しかしパーソンズの理論は、その科学論的・政治思想的な構想があまりに遠大かつ複雑であったことから、正しく評価されていなかったともされており、また、合理的選択論のケネス・アローらが指摘するところによれば、パーソンズ自身が掲げた要求にしたがった理論形成もなされていなかった。パーソンズの社会システム論は、結局、統一理論構築にまではいたらず、以下に見るような、主にミクロ・レベルの視点に立った理論がさまざまな立場から提唱されるようになった。
後期近代化と社会学の多様化
他方で、第一次世界大戦、第二次世界大戦の惨禍を眼前にしたヨーロッパ社会学では、理性信仰の崩壊とともに、西洋近代社会の構成原理そのものへの反省が生まれていた。そこで、機能主義の流れとは別に、ドイツでは、テオドール・アドルノやユルゲン・ハーバーマスに代表されるフランクフルト学派の批判理論、フランスでは、ルイ・アルチュセールらの構造主義的マルクス主義、ミシェル・フーコーの権力論が展開された。
これらの動きとともに、後期近代化への動きを背景として脱産業化論、紛争理論などが唱えられ、1960年代末には機能主義からの離反が決定的なものとなる。こうして、いわゆるミニ・パラダイム(この語法は本来は誤りである)の乱立と称される時代を迎える。
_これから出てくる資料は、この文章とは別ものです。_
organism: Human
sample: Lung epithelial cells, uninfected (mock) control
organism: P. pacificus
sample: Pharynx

以上の理論の他に、日常世界への着目から、シンボリック相互作用論、現象学的社会学、エスノメソドロジー、ピエール・ブルデューの社会学などが影響力を持つようになるとともに、ジェームズ・コールマンら方法論的個人主義の立場からは合理的選択理論なども唱えられるようになり、社会学が多様化し、研究対象となる領域も、たとえばジェンダーの社会学といった具合にさまざまに分化し拡大した。
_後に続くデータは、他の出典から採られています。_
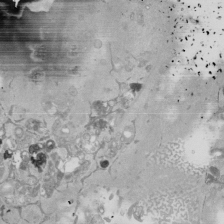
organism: Mouse
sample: ED-1 cell nuclei; centrioles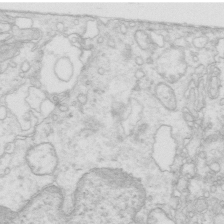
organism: Mouse
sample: Multiciliated cells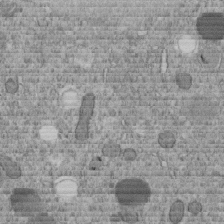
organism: C. elegans
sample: C. elegans embryo early stage

ただし、この多様化によって、同時に社会学というディシプリン内部での対話の共通基盤が失われることにもなった。上述のような歴史的文脈が忘却されると、機能主義に対するカウンターとしての意義をもった諸ミニパラダイムは逆に混迷を深めた。一方で、(クーンが本来意図した意味での)パラダイム、すなわち経験的統計データに基づく調査研究は疑問視されることなく確立していったが、他方でかかる研究のよって立つべき思想・視点、つまりは社会学の独自性とは何なのかという問題が問われることにもなった。
政策科学への流れと新たな理論形成
そのなかで、1960年代にパーソンズのもとに留学し、ドイツに帰国後、社会学者として活動を開始したニクラス・ルーマンや、1990年代末以降の英国ブレア労働党政権のブレーンとして名を馳せたアンソニー・ギデンズらは、それぞれ異なった系譜からではあるが、政策科学としての社会学という立場を打ち出した。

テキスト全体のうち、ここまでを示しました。